Здесь мы можем обнаружить отправной пункт нашего исследования: некоторые люди стали в Древнем Риме считать себя homo humanus
. Это определение задавалось благодаря противопоставлению (варварам) и признанию (образования или пайдейи). К этим основным моментам мы вернемся, когда определим контекст появления этого термина, поставив вопрос: когда и как возникло латинское понятие «humanus»? Чтобы ответить на этот вопрос, нужно вернуться ко временам Римской республики и обратить особое внимание на группу интеллектуалов, которая позже получила название Сципионова кружка по имени их предводителя, политика Сципиона Эмилиана (185–129 до н. э.). Хотя некоторые исследователи поставили под вопрос само существование Сципионова кружка [Zetzel, 1972], идеалы, отстаиваемые этими интеллектуалами в своих работах, указывают на общее умонастроение, которое позволяет понять возникновение термина «humanus». Мыслители, входившие в кружок, среди которых были такие философы, как Цицерон, и такие драматурги, как Теренций, были большими поклонниками греческой культуры, которую они изучали и всячески превозносили, демонстрируя тем самым филоэллинство, которое в те времена критиковалось римскими традиционалистами[188], видевшими в растущей эллинизации Рима вырождение традиционных римских ценностей. Сципионов кружок добился синтеза греческой и римской культуры, который и определил рождение термина «человек», связав в единое целое philantropia (то есть любовь и сострадание к человечеству) и paideia (образование и культуру) с римскими ценностями.Для полного понимания этих терминов нам надо сделать еще один шаг назад и обратить внимание на то, что греческий термин, обозначающий человека, – это «anthropos» (являющийся корнем многих современных слов, таких как «антропоцентризм» и «антропология»).

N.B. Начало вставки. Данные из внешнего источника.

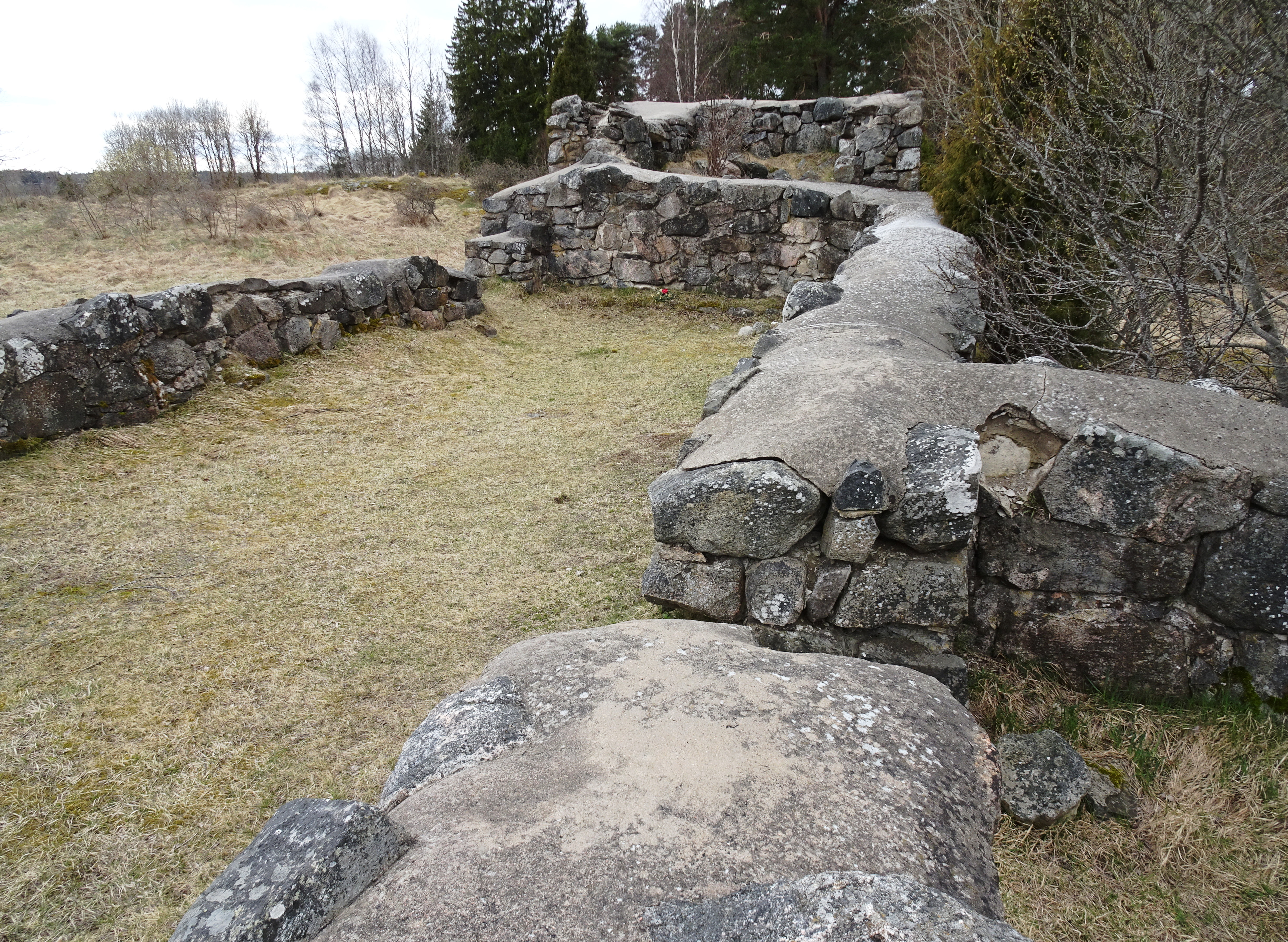 Överhölö kyrkoruin
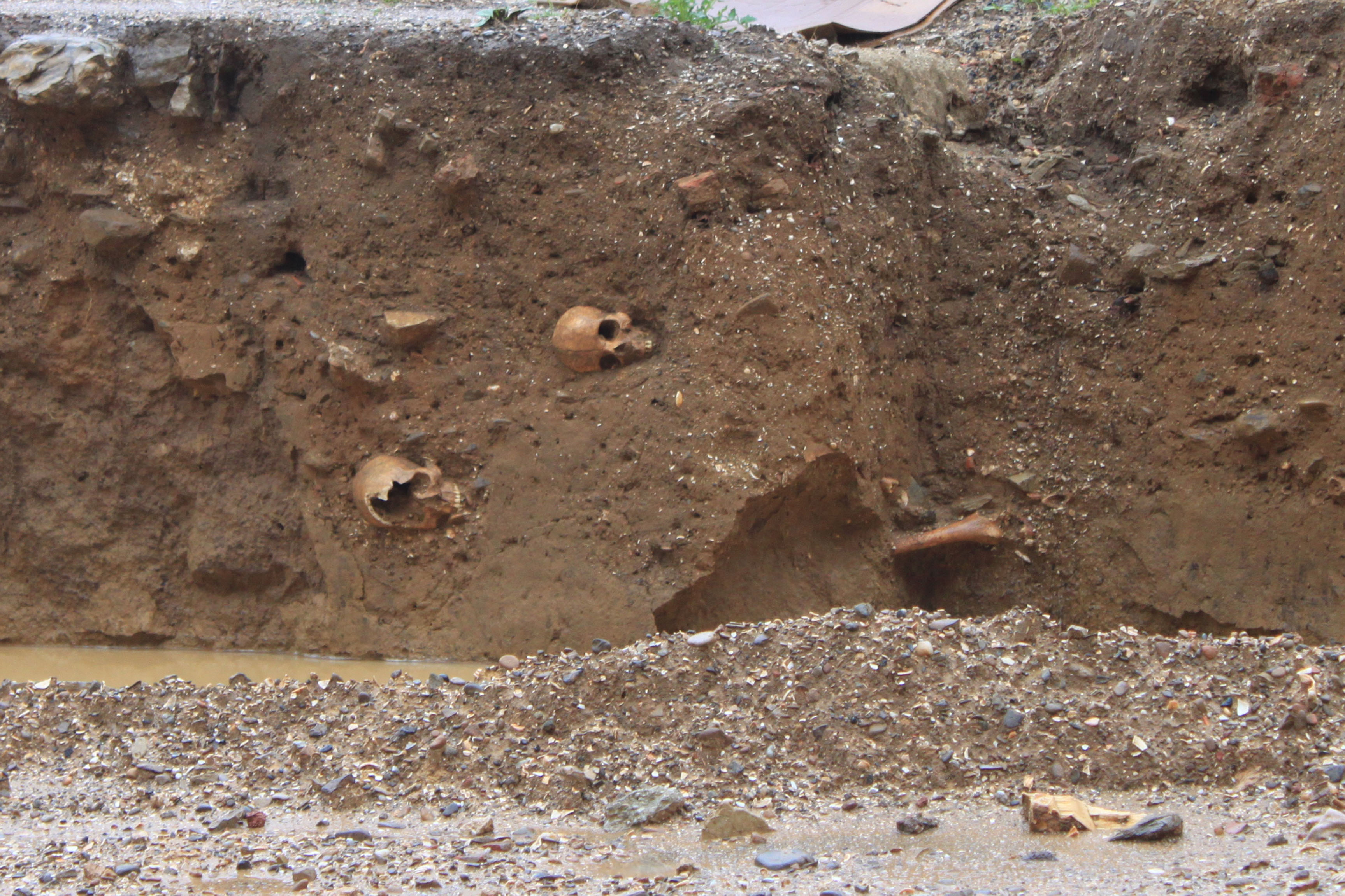 Restos humanos pertenecientes a dos enterramientos aparecidos en la excavación del cementerio andalusí de la Puerta del Fonsario de Algeciras (Andalucía, España) durante las catas llevadas a cabo en 2011 previas a la construcción de la nueva Biblioteca municipal.
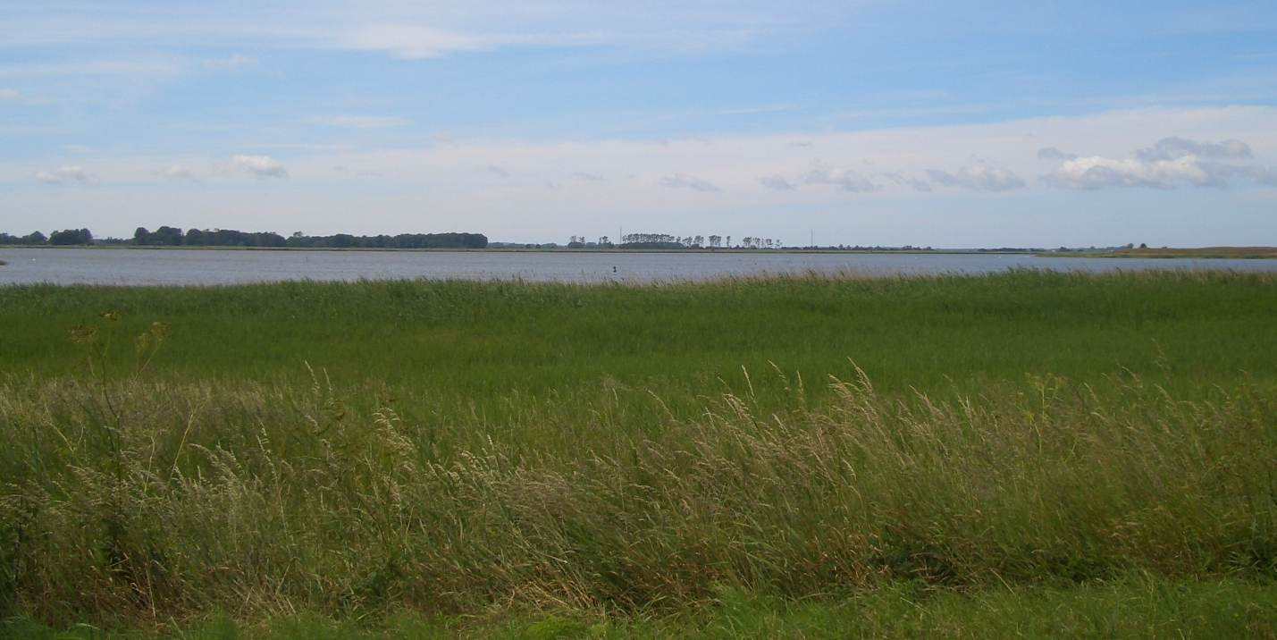 Naturschutzgebiet Neuendorfer Wiek mit Insel Beuchel. In der Ferne sind die Masten der Wittower Fähre zu erkennen.
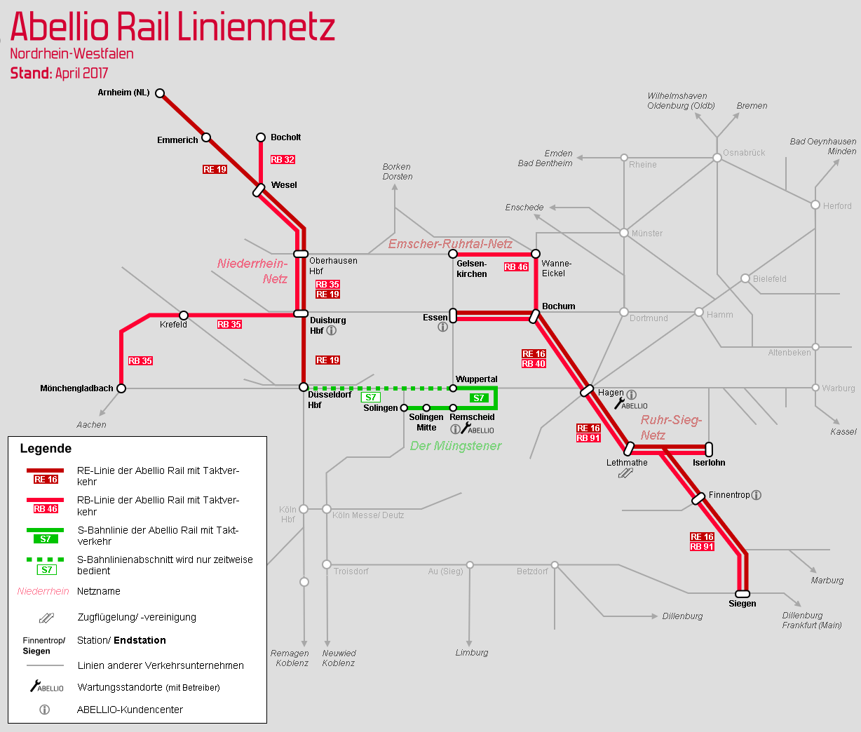 Liniennetz der Abellio Rail NRW, Stand: April 2017
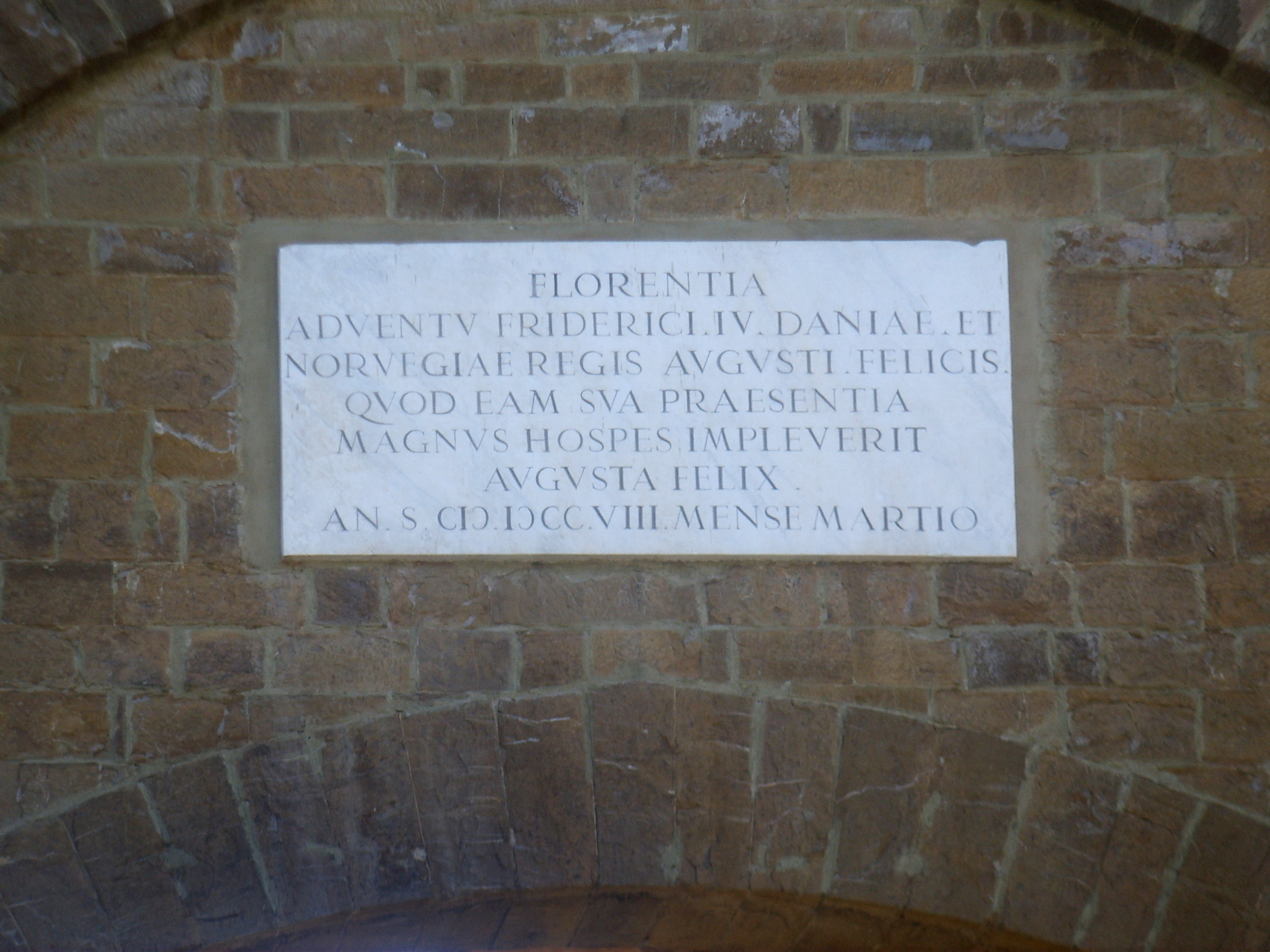 Lapide su Porta San Gallo in ricordo del passaggio in Firenze nel marzo 1708 del re Federico IV di Danimarca

Хотя латинский термин «humanus» нельзя приравнивать к греческому термину «anthropos» [Nishitani, 2006], греческое понимание anthropos
на протяжении всей истории оказывало существенное влияние на формирование понятия человека. Его стоит рассмотреть, в частности, с опорой на Аристотеля, который в первой книге «Политики» определяет, как известно, человека (anthropos) в качестве политического животного (по-гречески zoon politikon), то есть животного, связанного с «polis» или городом, который представляет цивилизацию: «человек по природе своей есть существо политическое, а тот, кто в силу своей природы, а не вследствие случайных обстоятельств живет вне государства, – либо недоразвитое в нравственном смысле существо, либо сверхчеловек» [Аристотель, 1983а, 1.1253a]. Важно отметить, что «политический человек» размещается на определенной иерархической лестнице, на которой он соотносится не только со своим очевидным внешним, то есть людьми, существующими «вне государства», но также и с неявно определяемым внутренним: так, в Афинах женщины, рабы и постоянно живущие в городе чужаки[189] исключались из политической жизни. Далее Аристотель определяет человека через «logos» (то есть речь, язык, но также разум): «Один только человек из всех живых существ одарен речью» [Там же]. Важно подчеркнуть такое отношение к языку, отметив, что люди, не говорившие по-гречески, считались варварами, например, персы, египтяне и финикийцы, несмотря на наличие у них удивительных цивилизаций. В классической греческой культуре логос и цивилизация были связаны тем, что, как отмечает Аристотель, «речь способна выражать и то, что полезно и что вредно, равно как и то, что справедливо и что несправедливо. Это свойство людей отличает их от остальных живых существ: только человек способен к восприятию таких понятий, как добро и зло, справедливость и несправедливость и т. п. Совокупность всего этого и создает основу семьи и государства» [Там же].Приоритет logos
, отмеченный предпочтением разума и рационального мышления, представляет важную перемену по сравнению с абсолютной властью «moira», то есть непреклонной судьбы (персонифицированной тремя богинями, получившими имя Moirai, которое представляет собой множественное число греческого слова moira). Если разум допускает возможность этической позиции, то именно привилегия принадлежности к полису дает доступ к «paideia», то есть формальному «образованию» его членов (хотя и не всякий получает к нему на самом деле доступ[190]), а также к неформальной общей «культуре», выдвигающей на первый план процесс идентификации индивида с политическим этосом. «Humanitas» – это римская интерпретация греческого понятия «paideia», поэтому теперь мы можем понять то, что термин «человек» тесно связан с другими родственными ему понятиями, а именно с «культурой», «разумом» и «цивилизацией».